◆ **BRIEF**: Pictures in the data should be dropped; transcribe exactly the lines from the one that has "中文（中国大陆）: 陕西西安" through the one that has "Frequenzsprungverfahren".

◆ **DATA LISTING**:
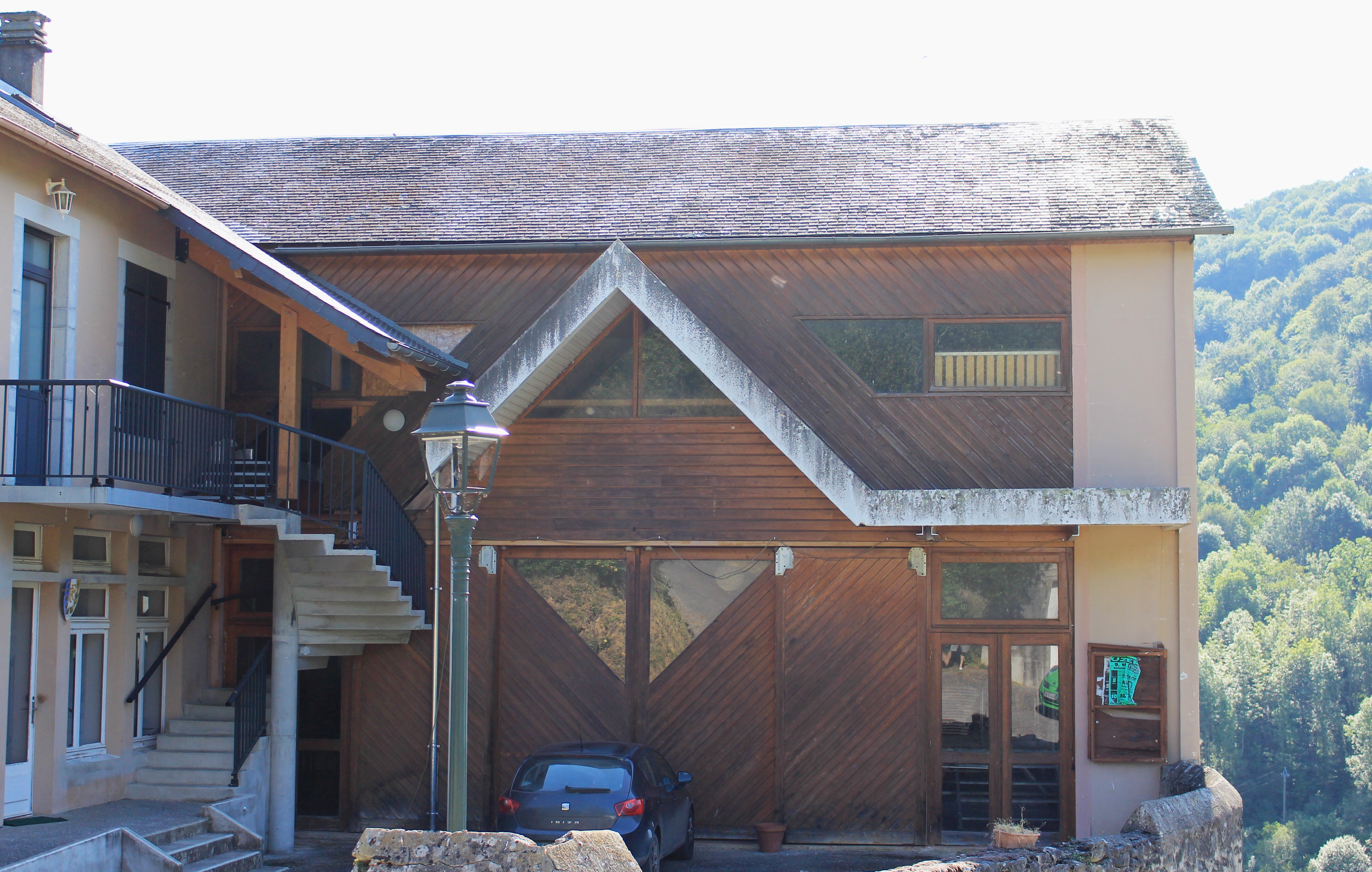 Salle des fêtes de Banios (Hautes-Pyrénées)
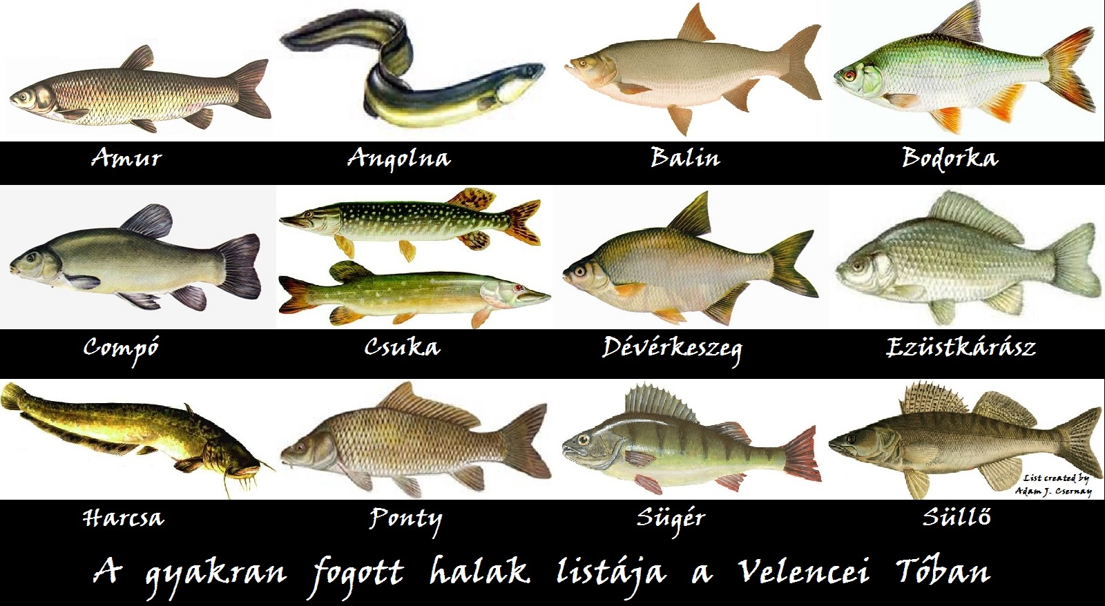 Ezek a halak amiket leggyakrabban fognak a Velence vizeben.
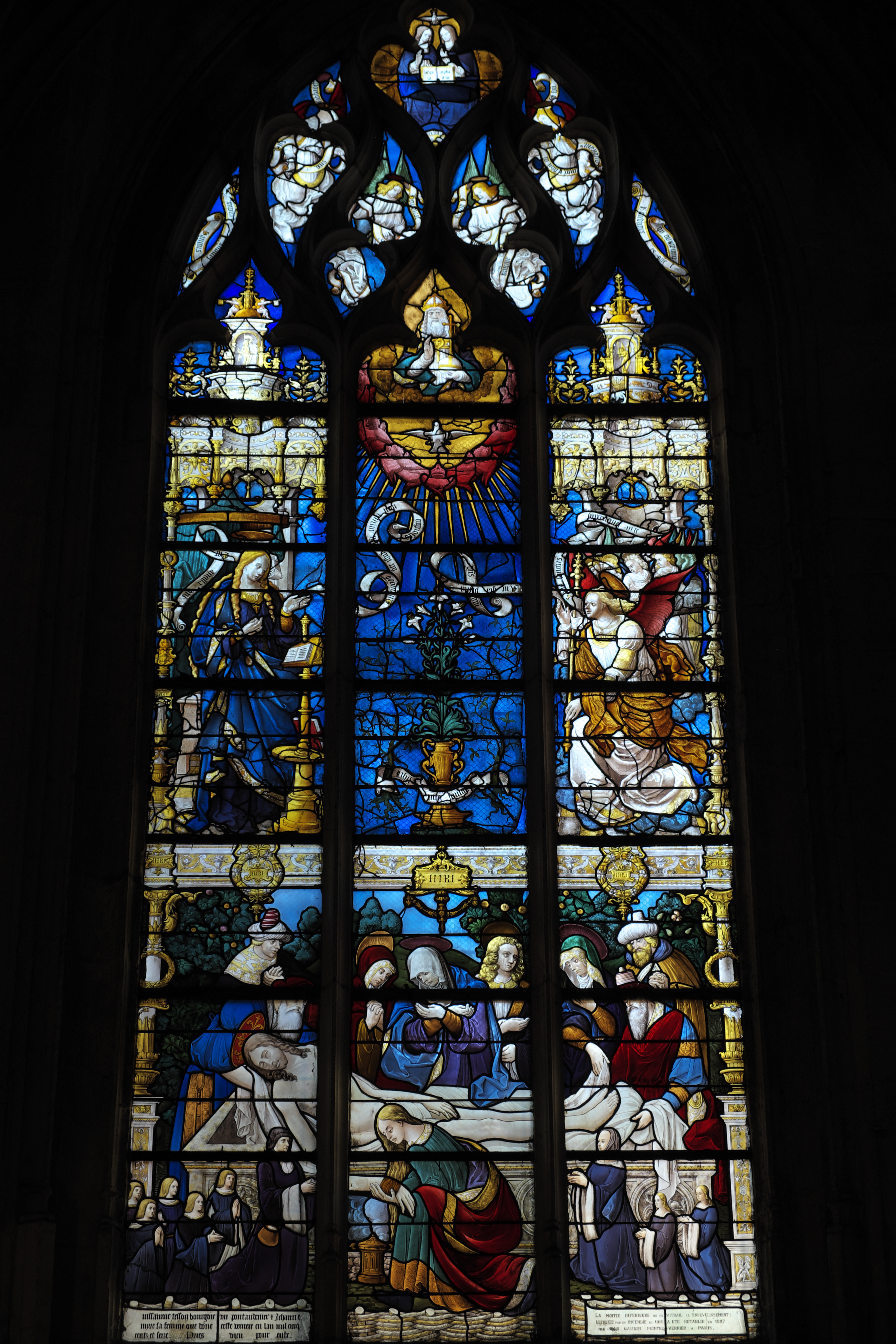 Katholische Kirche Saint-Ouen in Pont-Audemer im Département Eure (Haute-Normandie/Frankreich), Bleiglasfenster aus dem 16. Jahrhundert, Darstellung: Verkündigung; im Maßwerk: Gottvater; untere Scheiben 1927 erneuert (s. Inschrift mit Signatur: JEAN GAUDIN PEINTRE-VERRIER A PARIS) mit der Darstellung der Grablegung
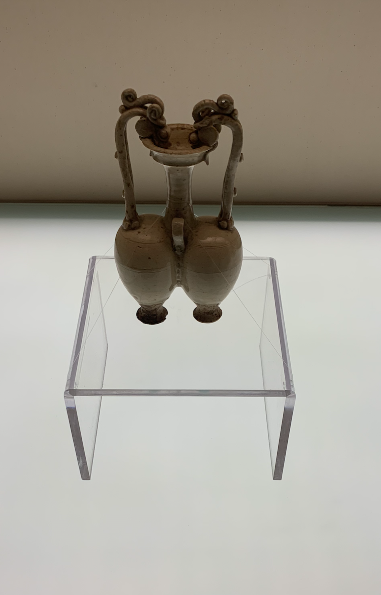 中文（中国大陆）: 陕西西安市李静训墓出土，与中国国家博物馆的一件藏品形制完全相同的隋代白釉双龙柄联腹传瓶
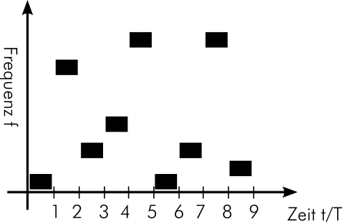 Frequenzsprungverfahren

==

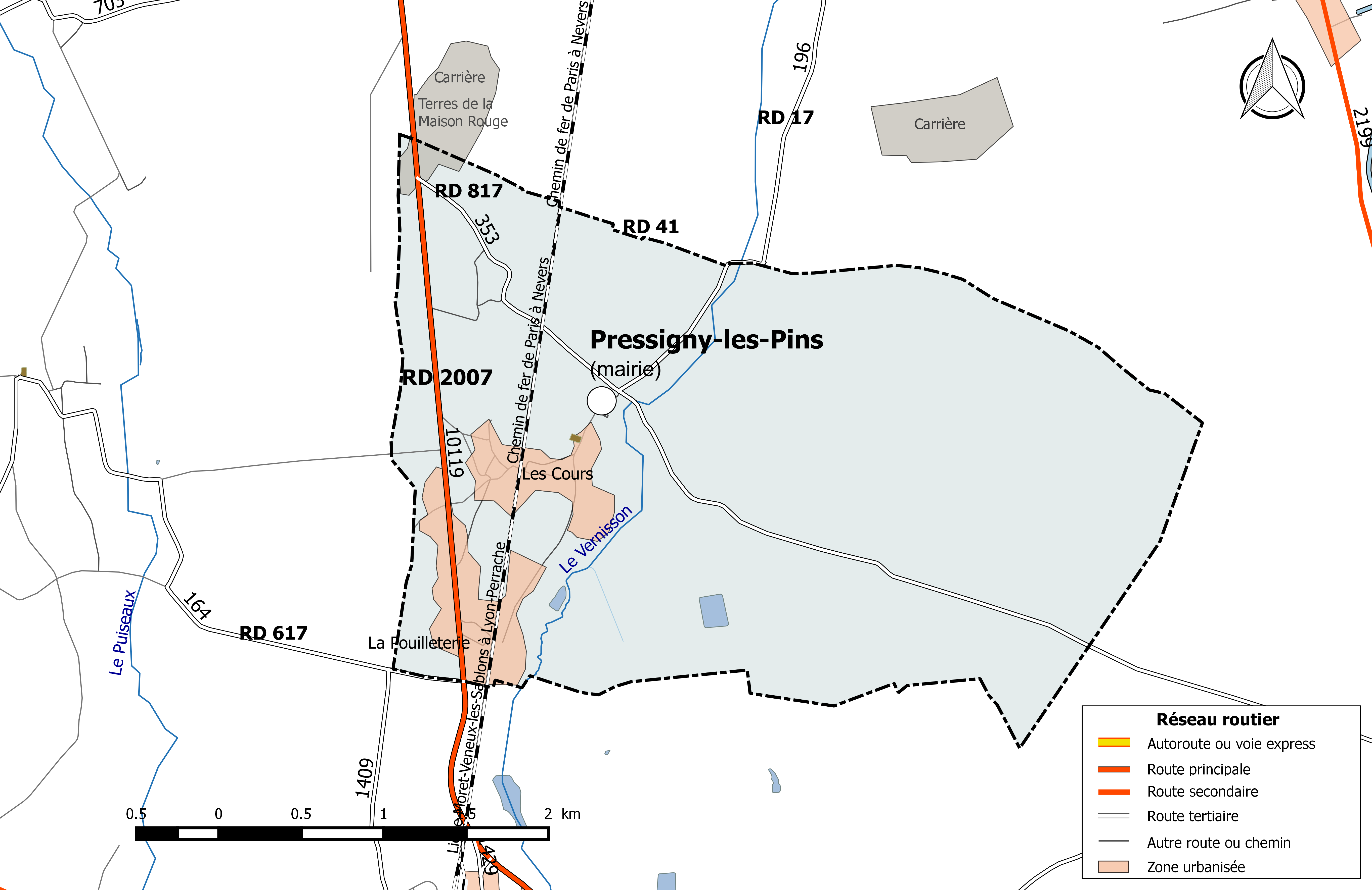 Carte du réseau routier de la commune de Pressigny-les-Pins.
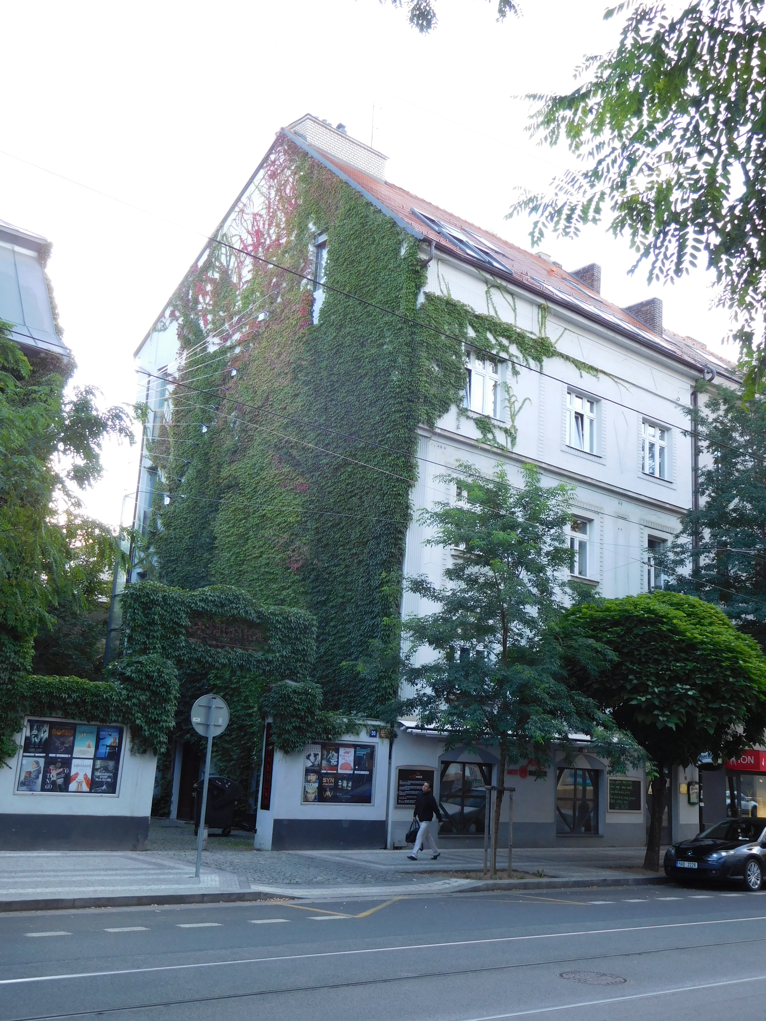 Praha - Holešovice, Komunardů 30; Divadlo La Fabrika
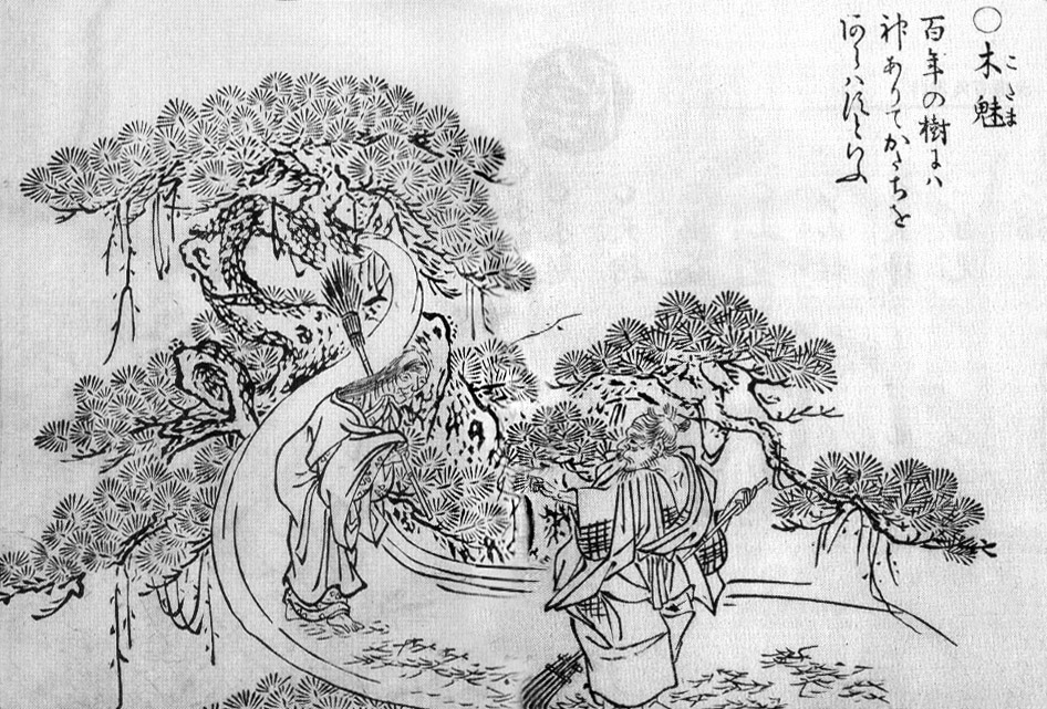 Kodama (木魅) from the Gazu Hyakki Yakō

---

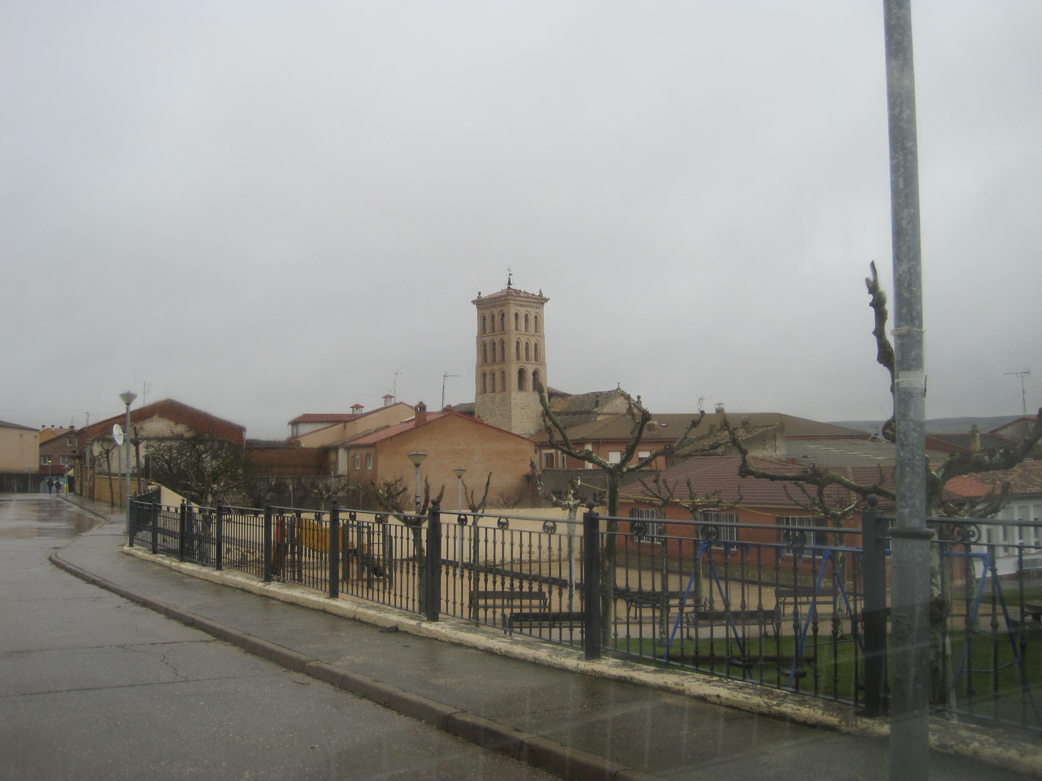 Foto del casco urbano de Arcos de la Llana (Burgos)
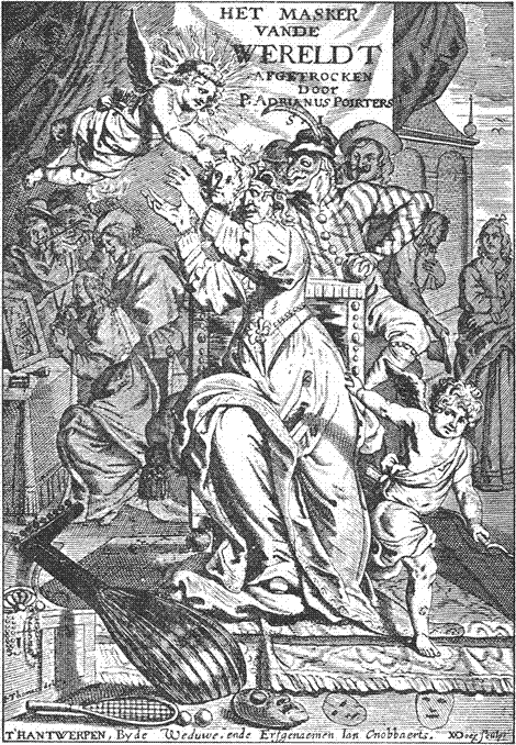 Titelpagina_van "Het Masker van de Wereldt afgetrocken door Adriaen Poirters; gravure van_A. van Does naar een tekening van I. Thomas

◆ **PROBLEM SOLUTION**:
 中文（中国大陆）: 陕西西安市李静训墓出土，与中国国家博物馆的一件藏品形制完全相同的隋代白釉双龙柄联腹传瓶
 Frequenzsprungverfahren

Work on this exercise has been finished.